Research and Investigation: how N(A)-Level Design and Technology students analyse a design situation, study existing products and research users so that designs are based on evidence

A Singapore N(A)-Level Design and Technology (SEAB 7055) module overview of research and investigation. How to analyse a design situation into problems and people, carry out product analysis on existing products, and plan user and market research using surveys, interviews and observation, with links to every dot point.

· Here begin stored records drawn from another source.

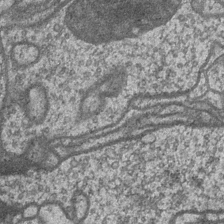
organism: Drosophila
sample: Optic medulla
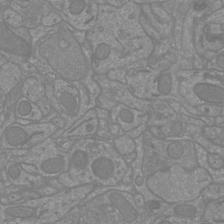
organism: Mouse
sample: Cortical neurons
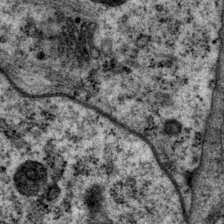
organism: P. pacificus
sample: Pharynx
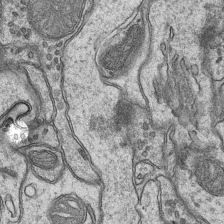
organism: Mouse
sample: CA1 Hippocampus
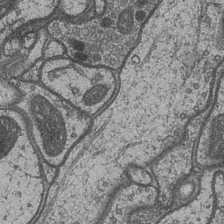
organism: Drosophila
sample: Optic medulla
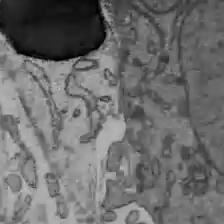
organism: C57BL Mouse
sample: Liver
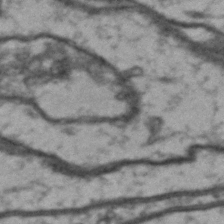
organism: Drosophila
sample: Brain
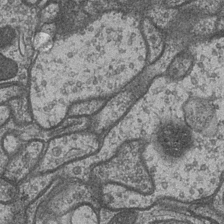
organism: Drosophila
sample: Optic medulla
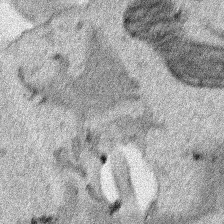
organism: Human
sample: Mitochondria in HCT116 cells
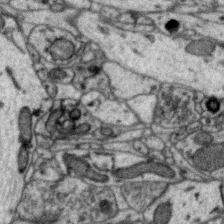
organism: Zebra finch
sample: Brain
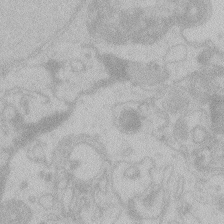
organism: Zebrafish
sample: Macrophage infected with Toxoplasma gondii
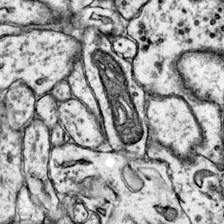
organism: Mouse
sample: Primary visual cortex
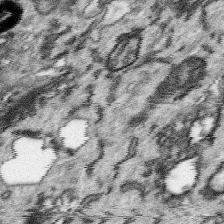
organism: Human
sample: HeLa cells
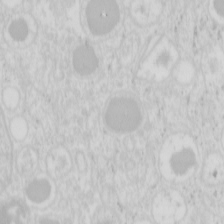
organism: Mouse
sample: Pancreas
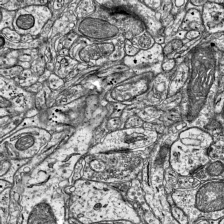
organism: Mouse
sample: Visual Cortex
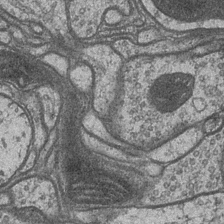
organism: Drosophila
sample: Optic medulla
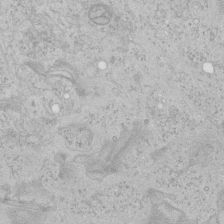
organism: Human
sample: Mitochondria in HCT116 cells
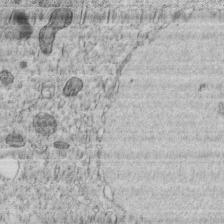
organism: C. elegans
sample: C. elegans embryo early stage
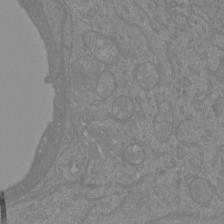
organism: Mouse
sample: Cortical neurons
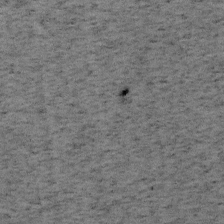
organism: Mouse
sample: OT-I killer T cells with ID8 ovarian cancer cells
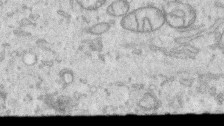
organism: Human
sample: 1205lu cells
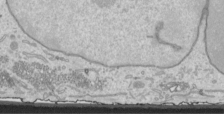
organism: Human
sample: Mitochondria in HCT116 cells
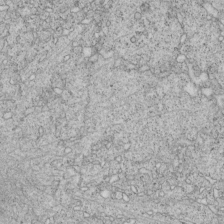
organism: C. elegans
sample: C. elegans embryo early stage
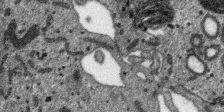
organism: Human
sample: Lung epithelial cells infected with SARS-CoV-2
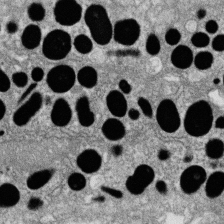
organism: Zebrafish
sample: Cilia; retinal pigment epithelium
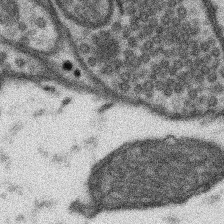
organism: Mouse
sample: Somatosensory cortex neuropil
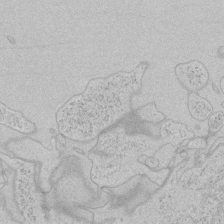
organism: Human
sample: Mitochondria in HCT116 cells
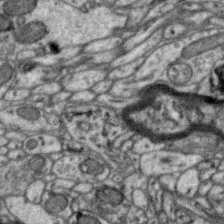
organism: Zebra finch
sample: Brain
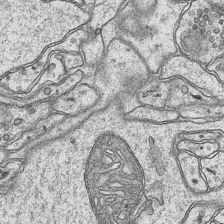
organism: Mouse
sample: CA1 Hippocampus
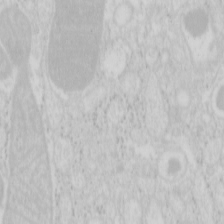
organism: Mouse
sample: Pancreas
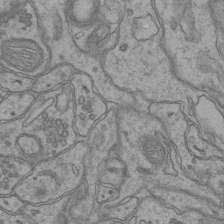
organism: Mouse
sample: CA1 Hippocampus
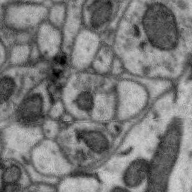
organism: Zebra finch
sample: Brain
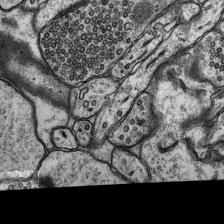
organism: Rat
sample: Hippocampus
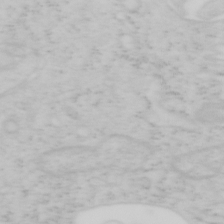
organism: Mouse
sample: OT-I killer T cells with ID8 ovarian cancer cells
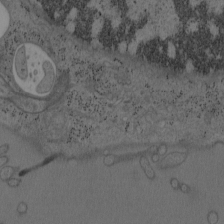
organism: Mouse
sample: OT-I killer T cells with ID8 ovarian cancer cells
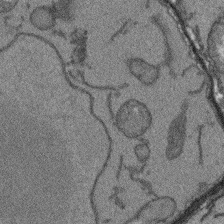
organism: Arabidopsis thaliana
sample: Root tip
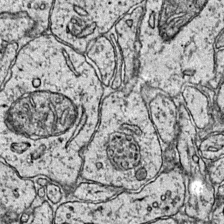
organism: Mouse
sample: Primary visual cortex
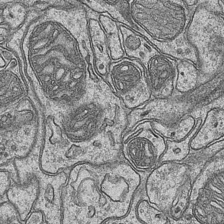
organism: Mouse
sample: CA1 Hippocampus
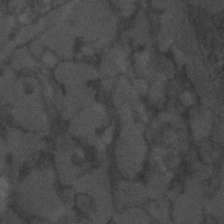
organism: C. elegans
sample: C. elegans embryo
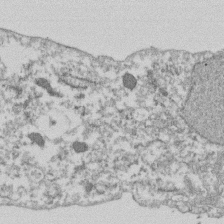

Generated by Claude Opus 4.86 min readSEAB-7055

Reviewed by: AI editorial process; not yet individually human-reviewed

Jump to a section
  1. What this module covers
  2. Analysing the design situation
  3. Product analysis
  4. User and market research
  5. How this module is examined
  6. Check your knowledge

What this module covers

Research and Investigation is the stage where a design becomes evidence-based rather than a guess. Before generating ideas, an N(A)-Level Design and Technology (SEAB 7055) student must understand the problem, learn from products that already exist, and find out what real users need. This module has three dot points: analysing the design situation, product analysis, and user and market research. The marks come not just from collecting information but from using it, so every finding should lead to a conclusion and then to a design decision or a specification point.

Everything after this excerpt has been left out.